# 2010 Felt F3 - first impressions



## Losiho (May 1, 2010)

Hi guys - my first post here  I'm from Australia. I just purchased a 2010 Felt F3 for myself this week, and just took it out for a spin.

Some random thoughts -

Sexy frame - love the "nude" carbon in the chainstays and seatpost. 

My first time riding Sram Red, after being a Shimano road user - shifters and hoods are more comfortable than Shimano (yup, including DA 7900), rear shifting is quick and intuative. Unfortunately, I'm still yet to get the hang of upshifting in the front  There were a few crunched upshifts along the way :mad2: . Downshifting to the small ring on the other hand, was a pleasure. I still think Shimano lead the way with front shifting. 

"Non series" Sram cranks and brakes - don't let them discourage you. The cranks are sexy (better looking than Red imo) and work well. Likewise the brakes are mighty powerfull and the Red levers are fantastic (I believe the brakes have the same swissstop pads as Red).

Fulcrum 5 wheels - throw them out !!! Ok, they look hot, roll well, and are probably bullet proof, but they probably weigh around 2,200 grams with tyres and tubes - and you can instantly feel the weight. I got my shop to weigh my bike when I took delivery (8.2Kg with a Cateye double wireless comp, Ultegra 6700 pedals, saddle wedge bag and carbon bidon cages) and I think the wheelset is a big factor in the extra mass. After only 1km, I took the Fulcrums off and stuck on a pair of Dura-ace C24 clinchers (from a previous Giant TCR Alliance that I traded in for my current Giant SL). Much better ! The C24s have an Ultegra 6700 11-25 cassette and Schawble Ultremo R.1s, and there's a total night and day difference. You don't need scales, you can feel the difference if you have a Fulcrum 5 and a C24 in each hand. Much quieter too with the DA hubs & freewheel and Ultegra cassette - the Fulcrums and Sram cassette are a little vocal. 

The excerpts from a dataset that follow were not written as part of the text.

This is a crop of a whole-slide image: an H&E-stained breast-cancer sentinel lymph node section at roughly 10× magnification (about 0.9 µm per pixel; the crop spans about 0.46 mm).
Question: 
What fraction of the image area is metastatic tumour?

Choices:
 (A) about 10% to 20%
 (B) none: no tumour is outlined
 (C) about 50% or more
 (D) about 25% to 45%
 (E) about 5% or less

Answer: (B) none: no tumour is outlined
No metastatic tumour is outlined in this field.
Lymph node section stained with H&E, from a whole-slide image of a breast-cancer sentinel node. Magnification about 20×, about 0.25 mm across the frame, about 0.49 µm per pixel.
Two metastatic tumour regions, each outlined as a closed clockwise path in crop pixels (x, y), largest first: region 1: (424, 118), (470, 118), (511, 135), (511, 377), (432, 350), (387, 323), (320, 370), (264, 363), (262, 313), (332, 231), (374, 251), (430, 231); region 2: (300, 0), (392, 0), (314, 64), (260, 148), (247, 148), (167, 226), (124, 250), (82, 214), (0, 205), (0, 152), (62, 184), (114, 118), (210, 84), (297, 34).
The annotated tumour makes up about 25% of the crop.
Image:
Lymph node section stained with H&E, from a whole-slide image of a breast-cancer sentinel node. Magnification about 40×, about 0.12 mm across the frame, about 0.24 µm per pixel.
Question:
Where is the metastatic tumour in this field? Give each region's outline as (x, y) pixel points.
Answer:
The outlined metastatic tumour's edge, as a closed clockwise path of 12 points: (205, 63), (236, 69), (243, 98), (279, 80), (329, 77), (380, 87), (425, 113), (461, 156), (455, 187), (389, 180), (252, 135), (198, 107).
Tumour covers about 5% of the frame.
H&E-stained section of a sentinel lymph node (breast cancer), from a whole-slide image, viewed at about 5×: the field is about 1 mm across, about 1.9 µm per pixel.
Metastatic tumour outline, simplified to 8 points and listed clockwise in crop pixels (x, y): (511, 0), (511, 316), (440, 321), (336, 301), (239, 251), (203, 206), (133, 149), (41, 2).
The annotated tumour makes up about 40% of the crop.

Ultra comfy riding position - I have a 52cm frame. On the test ride, it instantly felt like I had been riding this bike for a long time. The bars, stem and brake levers all needed no adjustment. I just adjusted my saddle height. I also tried a Cannondale Six Carbon 3, Colnago CLX (09 model) and a EMC2 Equip R1.2, and none were as comfy as the Felt.

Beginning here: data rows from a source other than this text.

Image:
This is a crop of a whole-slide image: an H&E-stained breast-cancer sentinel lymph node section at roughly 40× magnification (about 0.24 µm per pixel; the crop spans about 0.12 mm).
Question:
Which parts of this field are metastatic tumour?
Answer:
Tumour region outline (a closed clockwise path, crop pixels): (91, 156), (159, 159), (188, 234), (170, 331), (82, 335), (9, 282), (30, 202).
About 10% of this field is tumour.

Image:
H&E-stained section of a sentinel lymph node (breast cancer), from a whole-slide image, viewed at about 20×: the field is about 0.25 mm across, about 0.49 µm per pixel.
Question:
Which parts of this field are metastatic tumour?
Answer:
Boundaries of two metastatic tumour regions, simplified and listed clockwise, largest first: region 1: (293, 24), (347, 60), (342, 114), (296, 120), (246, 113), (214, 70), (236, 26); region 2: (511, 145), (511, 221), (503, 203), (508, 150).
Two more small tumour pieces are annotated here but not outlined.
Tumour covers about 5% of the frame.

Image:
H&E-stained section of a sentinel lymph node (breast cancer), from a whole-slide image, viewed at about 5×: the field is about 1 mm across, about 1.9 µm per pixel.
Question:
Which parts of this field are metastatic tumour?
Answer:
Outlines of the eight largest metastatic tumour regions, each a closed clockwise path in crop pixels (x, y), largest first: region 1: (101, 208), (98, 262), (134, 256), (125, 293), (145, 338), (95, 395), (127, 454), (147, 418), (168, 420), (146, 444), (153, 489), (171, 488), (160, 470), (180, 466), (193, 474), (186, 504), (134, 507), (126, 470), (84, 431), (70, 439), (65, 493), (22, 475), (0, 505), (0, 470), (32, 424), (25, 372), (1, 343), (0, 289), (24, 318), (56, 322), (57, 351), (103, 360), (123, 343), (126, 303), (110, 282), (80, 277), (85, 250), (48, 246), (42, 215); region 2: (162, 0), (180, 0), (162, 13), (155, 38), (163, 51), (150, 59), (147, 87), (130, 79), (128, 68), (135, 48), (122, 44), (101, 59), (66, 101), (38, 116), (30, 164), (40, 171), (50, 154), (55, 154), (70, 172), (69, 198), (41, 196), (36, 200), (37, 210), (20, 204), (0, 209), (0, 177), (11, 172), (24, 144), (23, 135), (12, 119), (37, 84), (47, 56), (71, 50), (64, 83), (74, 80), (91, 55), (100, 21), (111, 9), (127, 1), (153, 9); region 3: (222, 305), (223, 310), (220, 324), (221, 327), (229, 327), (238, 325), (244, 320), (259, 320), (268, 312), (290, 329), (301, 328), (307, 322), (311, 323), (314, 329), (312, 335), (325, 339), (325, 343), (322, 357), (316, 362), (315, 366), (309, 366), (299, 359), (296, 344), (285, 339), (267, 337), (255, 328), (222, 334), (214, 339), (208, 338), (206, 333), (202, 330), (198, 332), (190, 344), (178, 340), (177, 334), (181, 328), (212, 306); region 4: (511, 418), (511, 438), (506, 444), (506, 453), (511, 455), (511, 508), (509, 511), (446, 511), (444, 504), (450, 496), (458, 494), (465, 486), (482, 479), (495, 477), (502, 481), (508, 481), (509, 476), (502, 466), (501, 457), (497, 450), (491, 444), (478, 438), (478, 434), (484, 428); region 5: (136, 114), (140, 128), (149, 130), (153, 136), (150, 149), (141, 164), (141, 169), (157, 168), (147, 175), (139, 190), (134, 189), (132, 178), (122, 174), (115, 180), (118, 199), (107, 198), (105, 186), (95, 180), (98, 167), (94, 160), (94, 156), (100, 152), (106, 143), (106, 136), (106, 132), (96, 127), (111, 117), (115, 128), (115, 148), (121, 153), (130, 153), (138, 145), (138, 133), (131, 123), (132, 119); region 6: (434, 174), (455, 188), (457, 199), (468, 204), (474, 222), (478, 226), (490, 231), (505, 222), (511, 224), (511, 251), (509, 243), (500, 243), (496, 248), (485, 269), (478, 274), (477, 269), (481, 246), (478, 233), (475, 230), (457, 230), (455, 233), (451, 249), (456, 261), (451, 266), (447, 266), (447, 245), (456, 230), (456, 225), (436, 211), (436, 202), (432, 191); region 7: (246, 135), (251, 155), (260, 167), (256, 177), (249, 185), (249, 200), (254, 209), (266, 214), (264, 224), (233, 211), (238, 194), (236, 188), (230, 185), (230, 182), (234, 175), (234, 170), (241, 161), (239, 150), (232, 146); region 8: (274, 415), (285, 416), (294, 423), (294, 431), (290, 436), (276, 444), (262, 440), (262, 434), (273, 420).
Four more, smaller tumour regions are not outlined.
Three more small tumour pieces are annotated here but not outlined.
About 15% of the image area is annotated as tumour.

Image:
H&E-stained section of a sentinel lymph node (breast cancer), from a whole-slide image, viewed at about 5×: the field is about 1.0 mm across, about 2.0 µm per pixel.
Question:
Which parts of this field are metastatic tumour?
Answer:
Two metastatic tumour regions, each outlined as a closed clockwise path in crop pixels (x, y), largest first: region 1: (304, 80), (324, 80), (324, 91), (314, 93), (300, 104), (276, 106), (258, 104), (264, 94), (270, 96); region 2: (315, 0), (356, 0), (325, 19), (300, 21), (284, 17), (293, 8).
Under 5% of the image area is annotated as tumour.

Handling - secure. There are no "scares" when riding this bike. I would describe the handling as, not as twitchy as the TCR Advanced SL, but a little more "racier" than the Defy Advanced. But then again, the TCR Advanced SL is lighter than the Felt. 

Saddle, cockpit, etc - I wouldn't change anything. The saddle fits my backside fine. Felt quotes a weight of around 7.6Kg for the F3 on their website - apart from the wheels (which I've taken care of :wink5: ) I'm guessing the bar and stem is one area to shave some weight ?

The recommendation - definite buy ! :thumbsup: Just swap the wheels straight away !  

I'll post some pics soon if I can. Thanks for reading my long-winded post :blush2: Can't wait to ride my F3 again !


----------



## d5lv (Jan 10, 2010)

Hi there! Question for you on the Felt:

How is it with the steep seat tube angle for the 52cm frame? I am currently looking for a new bike and am considering the Felt, but am unsure of such a steep seat tube angle for a road bike?

Was this a concern for you also?

Thanks.


----------



## Losiho (May 1, 2010)

d5lv - the seatpost angle is fine. What I probably would change is the stem. I'm roughly 176 - 177cm tall (approx. 5'9) with long legs & short arms. My 2 Giant road bikes are medium size (50cm). Some people at my LBS think a 50cm Giant is too big for me, but I know for a fact that the next size down (46.5cm) is way too small, because my sister rides a 46.5cm Giant and the cockpit is way too cramped for me (she's roughly 15cm shorter than me).

My 52cm Felt has a 90cm stem - I wouldn't mind trying a 100cm to lengthen the cockpit a bit, because the difference is very noticeable when I swap between the F3 and the TCR.


----------